When detection is applied, you can select one of the metrics listed in data feed to find the Metric detail page to:
- View visualizations of all time series slices under this metric
- Update detecting configuration to meet expected results
- Set up notification for detected anomalies
-
Select the Visit data-feed: covid-ages button to navigate to the data feed overview page.
-
In the data feed page, select the
count
metric under the Metrics section. -
To modify the inspected time window, change the start and end time of the interval from the calendar above the graphic representations. Set the interval to start from
2021-01-01
to2021-04-15
-
Make sure you see the ingestion process completed on recent historical data (1) as illustrated in the picture bellow. When all data is ingested, in the left configuration section, under the Metric-level configuration (2) change the default metric-level configuration to use Smart detection and set the sensitivity level to 81 and use this configuration:
- Value Out of boundary is anomaly
- Do not report anomaly until 10% of latest 1 points are detected as anomalies.
Note
To view the diagnostic insights, click on the red dots (3) on time series visualizations, which represent detected anomalies and select the link To incident hub.

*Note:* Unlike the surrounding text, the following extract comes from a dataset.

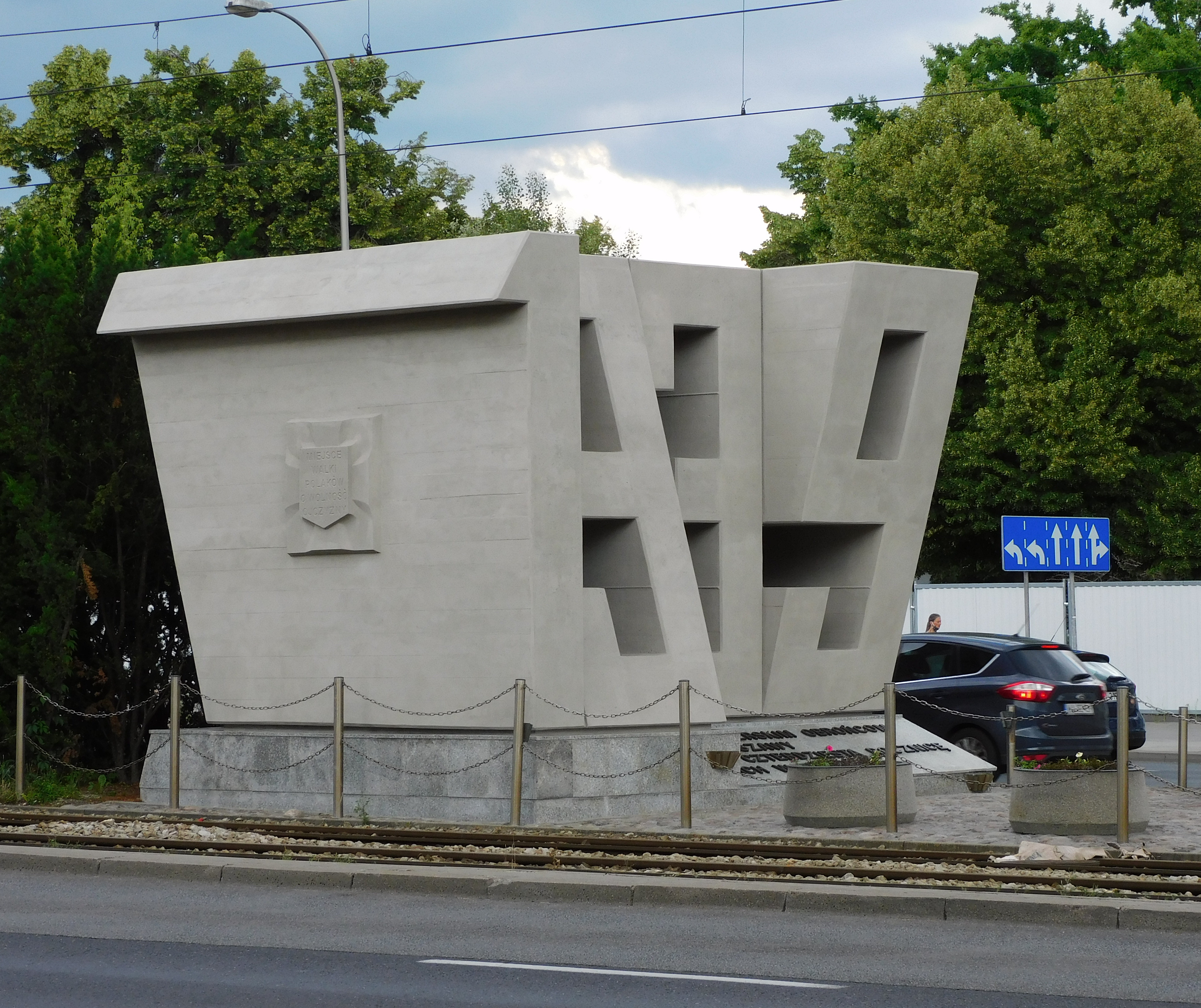 Pomnik Barykada Września w Warszawie po renowacji w latach 2019/2020, w tym usunięciu licznych tablic pamiątkowych - odsłonięty na nowo w maju 2020

Spend a few minutes to change some parameters inside the Metric-level configuration section and observe the change of reported anomalies (red points) on the series data representation.
- In the metrics browser page, select the Incidents tab and filter the list to see the incidents related to number of cases that required hospitalization hosp_yn =
Yes
. Select the anomaly reported for SUM of hospitalized cases.
-
In the incidents hub, notice the Root cause section where you should find reported the main contributors for the detected anomaly, age groups that contributed to the sum of cases reported as anomaly. Also, in the Diagnostic tree, hover on each age group node to investigate its contribution to the incident.
-
In the Diagnostics (1) section, navigate to Metrics drill-down (2) and notice the current point Value (number of cases) and the Diff from the identified Baseline (3). Choose the age_group dimension to drill-down by it and check the same Delta percent and Diff value from the baseline for the anomalies detected in the current point.
As an optional exercise, you can create a different detection configuration, based on hard thresholds rather than smart detection.
To do this, go back to the metric detection configuration screen and try a new configuration as follows (1):
- Hard threshold
- Value Out of range Min: 1000 and Max: 9000 is an anomaly
- Do not report anomaly until 100% of latest 10 points are detected as anomalies
We should have marked as anomalies the points in time where number of cases is bellow or above a fixed threshold for 10 continous points in time.(Notice the yellow dots (2) before the reported anomalies and how the threashold is delimited by the red horizontal lines (3)).